_Dataset excerpts_.
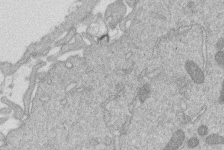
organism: Human
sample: Macrophage cells
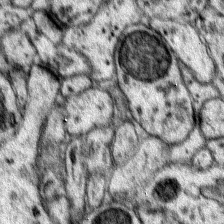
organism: Mouse
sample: Primary visual cortex
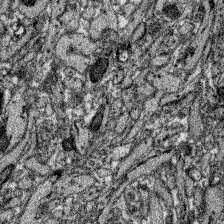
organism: Zebrafish
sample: Larval olfactory bulb
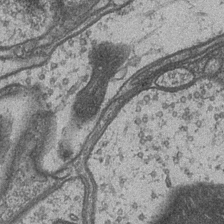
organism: Drosophila
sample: Optic medulla
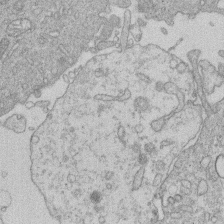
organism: Human
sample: Macrophage cells
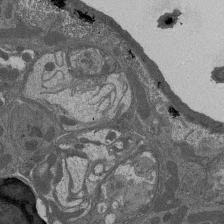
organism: Drosophila
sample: Antenna
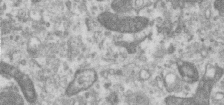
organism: Human
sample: Centriole in RPE cells
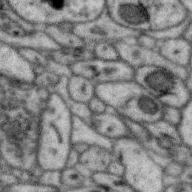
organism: Zebra finch
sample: Brain
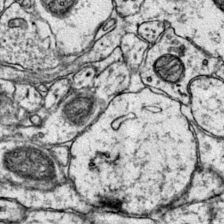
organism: Mouse
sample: Primary visual cortex
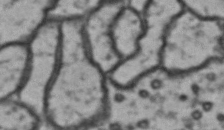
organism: Drosophila
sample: Brain
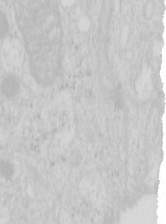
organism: Mouse
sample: Pancreas
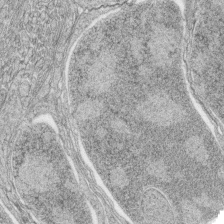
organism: Zebrafish
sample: synaptic ribbons in rod cells and cone cells
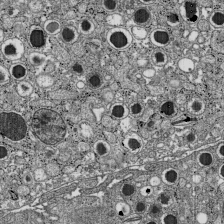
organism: C57BL Mouse
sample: Pancreatic islet
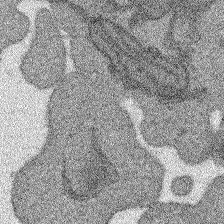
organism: Human
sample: HeLa cells
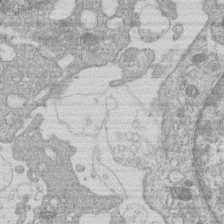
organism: Human
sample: Macrophage cells
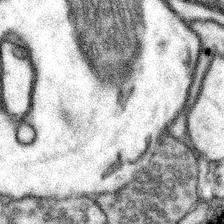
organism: Mouse
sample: Somatosensory cortex neuropil
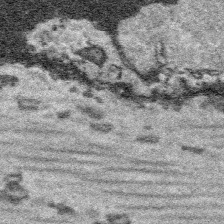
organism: Platynereis dumerilii
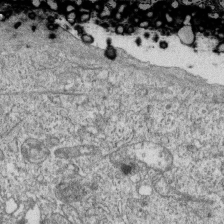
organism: Human
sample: HeLa cell HIV synapse
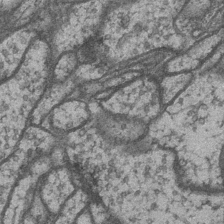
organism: Drosophila
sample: Optic medulla
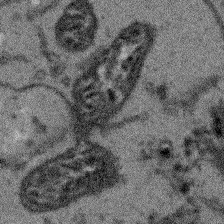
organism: Arabidopsis thaliana
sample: Root tip
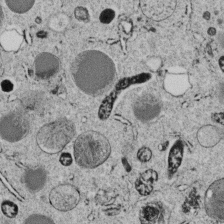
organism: C. elegans
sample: C. elegans embryo early stage
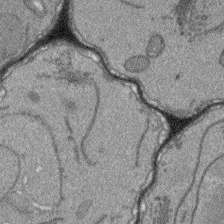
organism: Arabidopsis thaliana
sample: Root tip
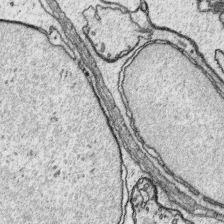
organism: Platynereis dumerilii
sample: Parapodia
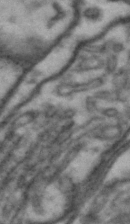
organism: Drosophila
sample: Brain
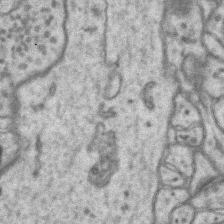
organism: Mouse
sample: CA1 Hippocampus
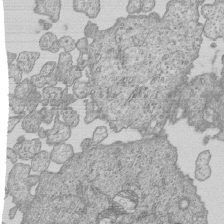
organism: Human
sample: MDA-MB-231 cells
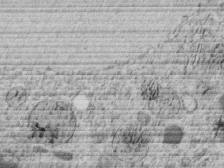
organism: C. elegans
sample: C. elegans embryo early stage
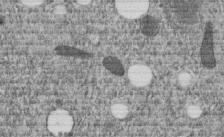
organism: C. elegans
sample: C. elegans embryo early stage
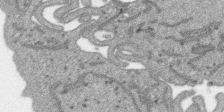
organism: Human
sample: Lung epithelial cells infected with SARS-CoV-2
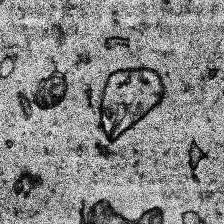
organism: Human
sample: Temporal Lobe
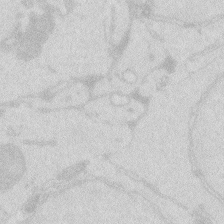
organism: Zebrafish
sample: Macrophage
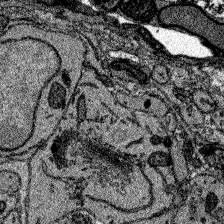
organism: Zebrafish
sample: Larval olfactory bulb
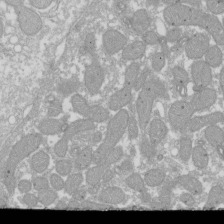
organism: Xenopus
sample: Cilia; centrioles in frog embryo cells
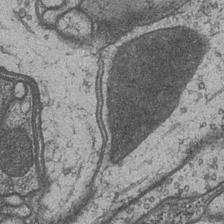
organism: Drosophila
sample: Optic medulla
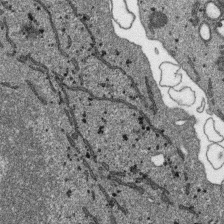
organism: Human
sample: Lung epithelial cells infected with SARS-CoV-2
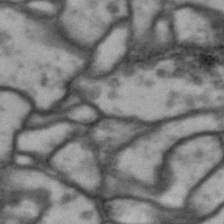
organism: Drosophila
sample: Brain
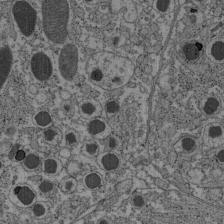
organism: C57BL Mouse
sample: Pancreatic islet
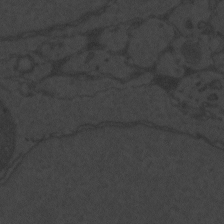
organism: Zebrafish
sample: Macrophage infected with Toxoplasma gondii
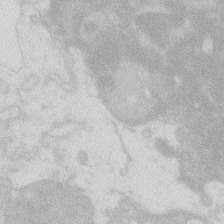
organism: Zebrafish
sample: Macrophage
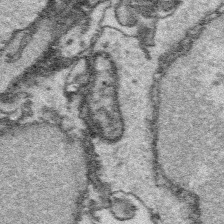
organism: Platynereis dumerilii
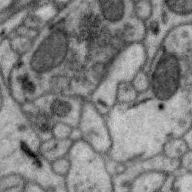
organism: Zebra finch
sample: Brain
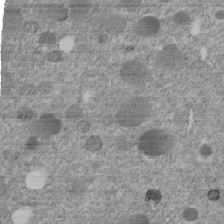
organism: C. elegans
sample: C. elegans embryo early stage
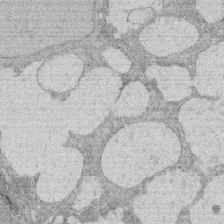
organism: Rat
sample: Salivary granule
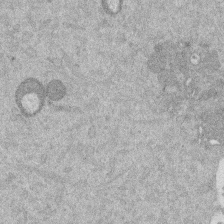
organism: Mouse
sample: Dividing mouse embryo 1 cell stage
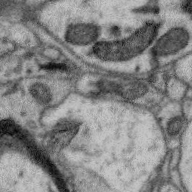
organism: Zebra finch
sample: Brain
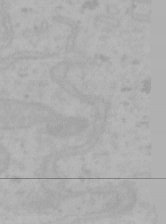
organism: Mouse
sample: Choroid plexus
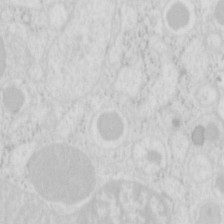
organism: Mouse
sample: Pancreas
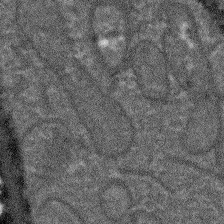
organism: Arabidopsis thaliana
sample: Root tip
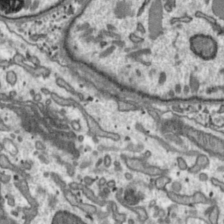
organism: Toxoplasma gondii
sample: Parasites in a vacuole inside a host cell
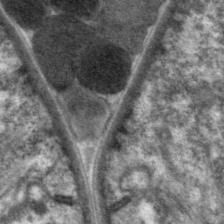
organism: C. elegans
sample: Pharynx
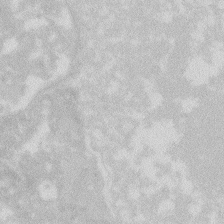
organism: Zebrafish
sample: Macrophage
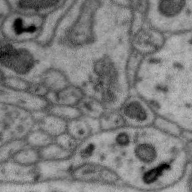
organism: Zebra finch
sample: Brain
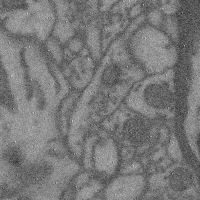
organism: Mouse
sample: Cerebral cortex
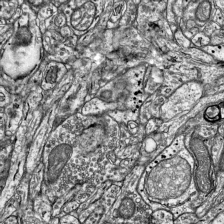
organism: Mouse
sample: Visual Cortex
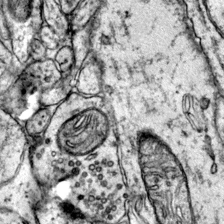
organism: Mouse
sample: Primary visual cortex
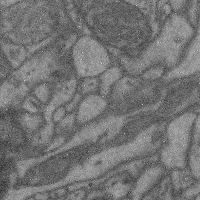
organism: Mouse
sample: Cerebral cortex
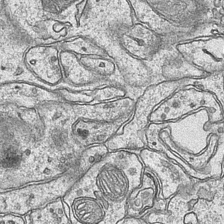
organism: Mouse
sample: CA1 Hippocampus
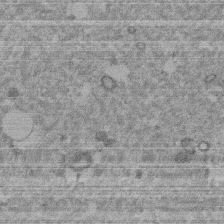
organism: Mouse
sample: Dividing mouse embryo 1 cell stage
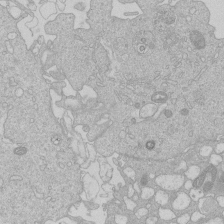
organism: Human
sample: Macrophage cells
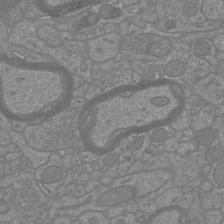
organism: Mouse
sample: Cortical neurons
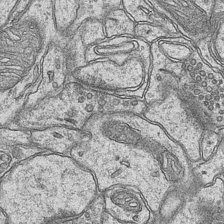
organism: Mouse
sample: CA1 Hippocampus
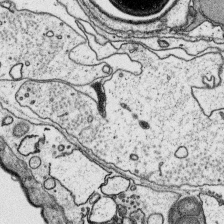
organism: Platynereis dumerilii
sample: Parapodia
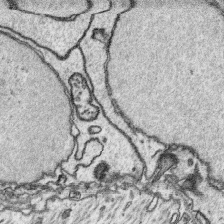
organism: Platynereis dumerilii
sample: Parapodia
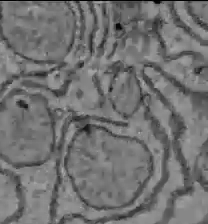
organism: C57BL Mouse
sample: Liver
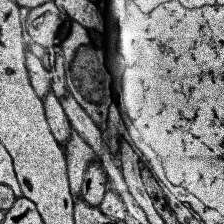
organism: Human
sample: Temporal Lobe
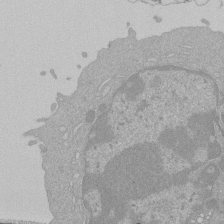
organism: Mouse
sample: Activated Pmel transgenic CD8+ T Cells
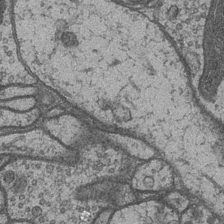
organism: Drosophila
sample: Optic medulla
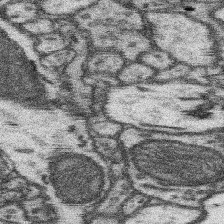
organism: Mouse
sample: Somatosensory cortex neuropil
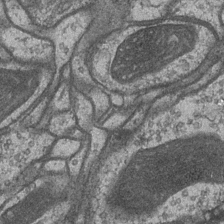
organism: Drosophila
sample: Optic medulla
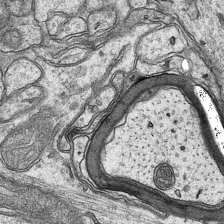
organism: Mouse
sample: CA1 Hippocampus
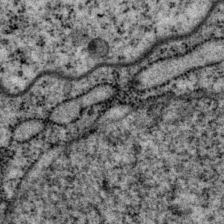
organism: P. pacificus
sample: Pharynx
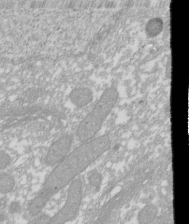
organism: Xenopus
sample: Cilia; centrioles in frog embryo cells
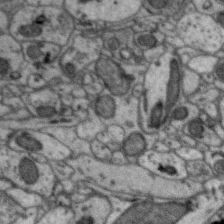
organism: Zebra finch
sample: Brain
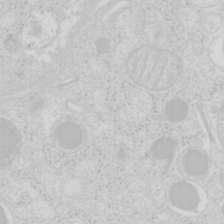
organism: Mouse
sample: Pancreas
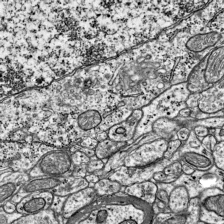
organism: Mouse
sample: Visual Cortex
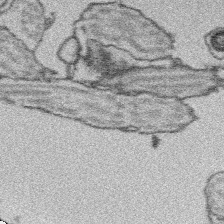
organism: Platynereis dumerilii
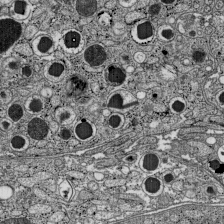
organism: C57BL Mouse
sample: Pancreatic islet
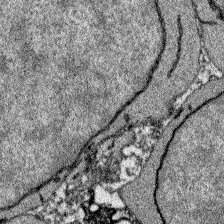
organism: Zebrafish
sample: Larval olfactory bulb
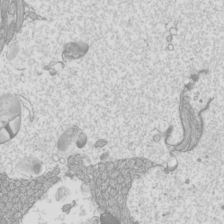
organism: Mouse
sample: Cilia; mouse epididymis
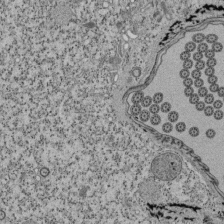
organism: Tetrahymena
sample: Cilia in tetrahymena
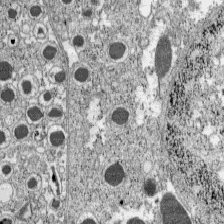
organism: C57BL Mouse
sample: Pancreatic islet
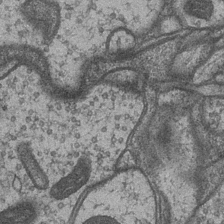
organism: Drosophila
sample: Optic medulla
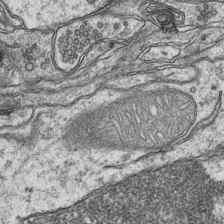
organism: Mouse
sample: CA1 Hippocampus
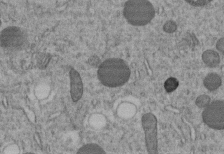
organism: C. elegans
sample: C. elegans embryo early stage
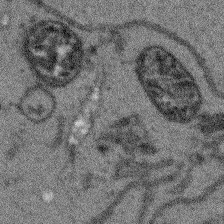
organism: Arabidopsis thaliana
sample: Root tip
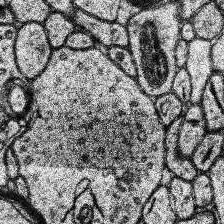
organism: Human
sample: Temporal Lobe
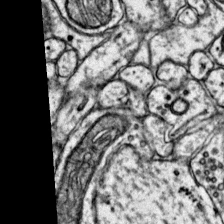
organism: Mouse
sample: Primary visual cortex
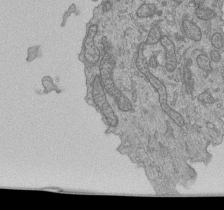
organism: Human
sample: Retinal organoid Rod and Cone cells
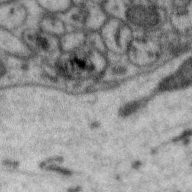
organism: Zebra finch
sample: Brain
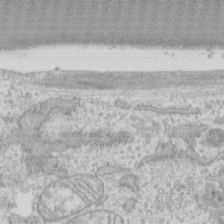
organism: Human
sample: CRL-1474
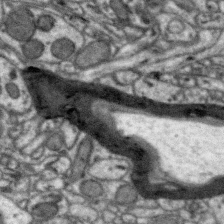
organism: Zebra finch
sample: Brain
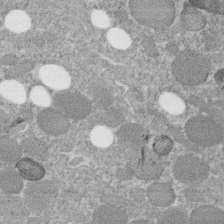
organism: C. elegans
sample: C. elegans embryo early stage
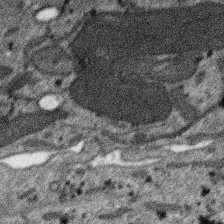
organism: Human
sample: Lung epithelial cells infected with SARS-CoV-2
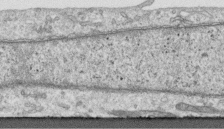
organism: Human
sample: Centriole in RPE cells
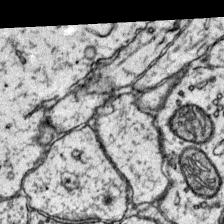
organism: Mouse
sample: Primary visual cortex
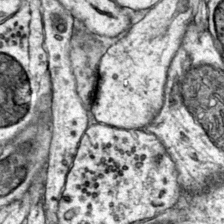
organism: Mouse
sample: Primary visual cortex
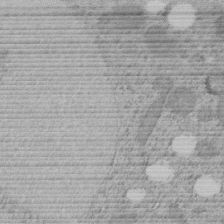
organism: C. elegans
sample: C. elegans embryo early stage
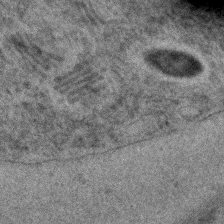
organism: C. elegans
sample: C. elegans embryo
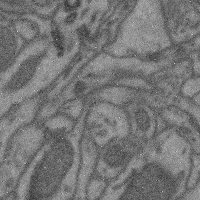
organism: Mouse
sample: Cerebral cortex
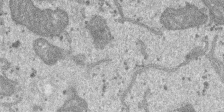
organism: Human
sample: Lung epithelial cells infected with SARS-CoV-2
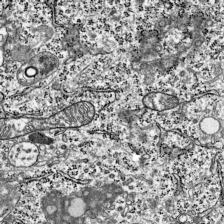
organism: Mouse
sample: Visual Cortex
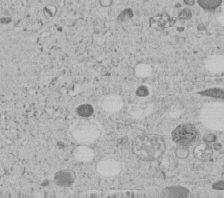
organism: C. elegans
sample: C. elegans embryo early stage
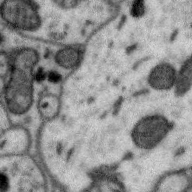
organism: Zebra finch
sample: Brain
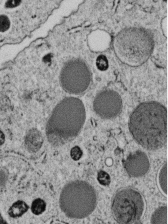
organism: C. elegans
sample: C. elegans embryo early stage
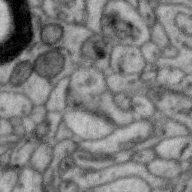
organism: Zebra finch
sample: Brain
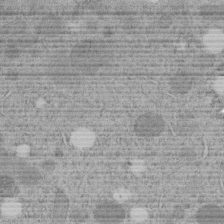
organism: C. elegans
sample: C. elegans embryo early stage
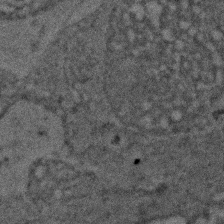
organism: Zebrafish
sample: Zebrafish embryo
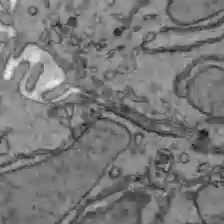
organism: C57BL Mouse
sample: Liver
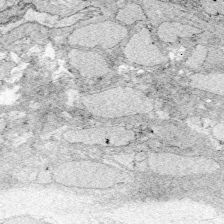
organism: Zebrafish
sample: Whole-Brain
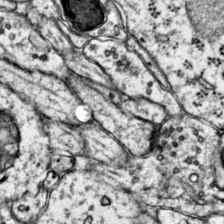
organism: Mouse
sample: Primary visual cortex
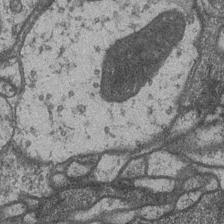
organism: Drosophila
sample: Optic medulla
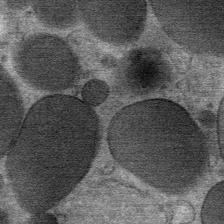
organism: Mouse
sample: Mouse Salivary gland
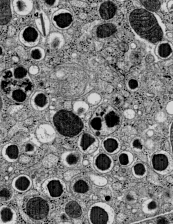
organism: C57BL Mouse
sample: Pancreatic islet
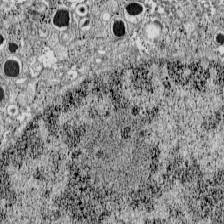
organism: C57BL Mouse
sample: Pancreatic islet
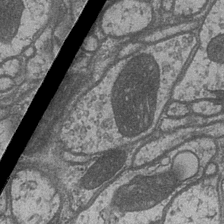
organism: Drosophila
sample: Optic medulla
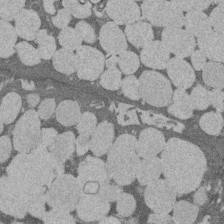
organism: Rat
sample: Salivary granule
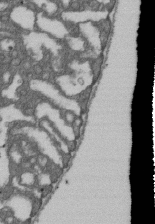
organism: Drosophila
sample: Nephrocyte
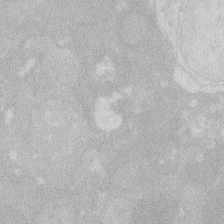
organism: Zebrafish
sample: Macrophage

_Exercise description_. Without the pictures, return the records above exactly as written.

_Result below_.
organism: Human
sample: Macrophage cells
organism: Mouse
sample: Primary visual cortex
organism: Zebrafish
sample: Larval olfactory bulb
organism: Drosophila
sample: Optic medulla
organism: Human
sample: Macrophage cells
organism: Drosophila
sample: Antenna
organism: Human
sample: Centriole in RPE cells
organism: Zebra finch
sample: Brain
organism: Mouse
sample: Primary visual cortex
organism: Drosophila
sample: Brain
organism: Mouse
sample: Pancreas
organism: Zebrafish
sample: synaptic ribbons in rod cells and cone cells
organism: C57BL Mouse
sample: Pancreatic islet
organism: Human
sample: HeLa cells
organism: Human
sample: Macrophage cells
organism: Mouse
sample: Somatosensory cortex neuropil
organism: Platynereis dumerilii
organism: Human
sample: HeLa cell HIV synapse
organism: Drosophila
sample: Optic medulla
organism: Arabidopsis thaliana
sample: Root tip
organism: C. elegans
sample: C. elegans embryo early stage
organism: Arabidopsis thaliana
sample: Root tip
organism: Platynereis dumerilii
sample: Parapodia
organism: Drosophila
sample: Brain
organism: Mouse
sample: CA1 Hippocampus
organism: Human
sample: MDA-MB-231 cells
organism: C. elegans
sample: C. elegans embryo early stage
organism: C. elegans
sample: C. elegans embryo early stage
organism: Human
sample: Lung epithelial cells infected with SARS-CoV-2
organism: Human
sample: Temporal Lobe
organism: Zebrafish
sample: Macrophage
organism: Zebrafish
sample: Larval olfactory bulb
organism: Xenopus
sample: Cilia; centrioles in frog embryo cells
organism: Drosophila
sample: Optic medulla
organism: Human
sample: Lung epithelial cells infected with SARS-CoV-2
organism: Drosophila
sample: Brain
organism: C57BL Mouse
sample: Pancreatic islet
organism: Zebrafish
sample: Macrophage infected with Toxoplasma gondii
organism: Zebrafish
sample: Macrophage
organism: Platynereis dumerilii
organism: Zebra finch
sample: Brain
organism: C. elegans
sample: C. elegans embryo early stage
organism: Rat
sample: Salivary granule
organism: Mouse
sample: Dividing mouse embryo 1 cell stage
organism: Zebra finch
sample: Brain
organism: Mouse
sample: Choroid plexus
organism: Mouse
sample: Pancreas
organism: Arabidopsis thaliana
sample: Root tip
organism: Toxoplasma gondii
sample: Parasites in a vacuole inside a host cell
organism: C. elegans
sample: Pharynx
organism: Zebrafish
sample: Macrophage
organism: Zebra finch
sample: Brain
organism: Mouse
sample: Cerebral cortex
organism: Mouse
sample: Visual Cortex
organism: Mouse
sample: Primary visual cortex
organism: Mouse
sample: Cerebral cortex
organism: Mouse
sample: CA1 Hippocampus
organism: Mouse
sample: Dividing mouse embryo 1 cell stage
organism: Human
sample: Macrophage cells
organism: Mouse
sample: Cortical neurons
organism: Mouse
sample: CA1 Hippocampus
organism: Platynereis dumerilii
sample: Parapodia
organism: Platynereis dumerilii
sample: Parapodia
organism: C57BL Mouse
sample: Liver
organism: Human
sample: Temporal Lobe
organism: Mouse
sample: Activated Pmel transgenic CD8+ T Cells
organism: Drosophila
sample: Optic medulla
organism: Mouse
sample: Somatosensory cortex neuropil
organism: Drosophila
sample: Optic medulla
organism: Mouse
sample: CA1 Hippocampus
organism: P. pacificus
sample: Pharynx
organism: Xenopus
sample: Cilia; centrioles in frog embryo cells
organism: Zebra finch
sample: Brain
organism: Mouse
sample: Pancreas
organism: Mouse
sample: Visual Cortex
organism: Platynereis dumerilii
organism: C57BL Mouse
sample: Pancreatic islet
organism: Zebrafish
sample: Larval olfactory bulb
organism: Mouse
sample: Cilia; mouse epididymis
organism: Tetrahymena
sample: Cilia in tetrahymena
organism: C57BL Mouse
sample: Pancreatic islet
organism: Drosophila
sample: Optic medulla
organism: Mouse
sample: CA1 Hippocampus
organism: C. elegans
sample: C. elegans embryo early stage
organism: Arabidopsis thaliana
sample: Root tip
organism: Human
sample: Temporal Lobe
organism: Mouse
sample: Primary visual cortex
organism: Human
sample: Retinal organoid Rod and Cone cells
organism: Zebra finch
sample: Brain
organism: Human
sample: CRL-1474
organism: Zebra finch
sample: Brain
organism: C. elegans
sample: C. elegans embryo early stage
organism: Human
sample: Lung epithelial cells infected with SARS-CoV-2
organism: Human
sample: Centriole in RPE cells
organism: Mouse
sample: Primary visual cortex
organism: Mouse
sample: Primary visual cortex
organism: C. elegans
sample: C. elegans embryo early stage
organism: C. elegans
sample: C. elegans embryo
organism: Mouse
sample: Cerebral cortex
organism: Human
sample: Lung epithelial cells infected with SARS-CoV-2
organism: Mouse
sample: Visual Cortex
organism: C. elegans
sample: C. elegans embryo early stage
organism: Zebra finch
sample: Brain
organism: C. elegans
sample: C. elegans embryo early stage
organism: Zebra finch
sample: Brain
organism: C. elegans
sample: C. elegans embryo early stage
organism: Zebrafish
sample: Zebrafish embryo
organism: C57BL Mouse
sample: Liver
organism: Zebrafish
sample: Whole-Brain
organism: Mouse
sample: Primary visual cortex
organism: Drosophila
sample: Optic medulla
organism: Mouse
sample: Mouse Salivary gland
organism: C57BL Mouse
sample: Pancreatic islet
organism: C57BL Mouse
sample: Pancreatic islet
organism: Drosophila
sample: Optic medulla
organism: Rat
sample: Salivary granule
organism: Drosophila
sample: Nephrocyte
organism: Zebrafish
sample: Macrophage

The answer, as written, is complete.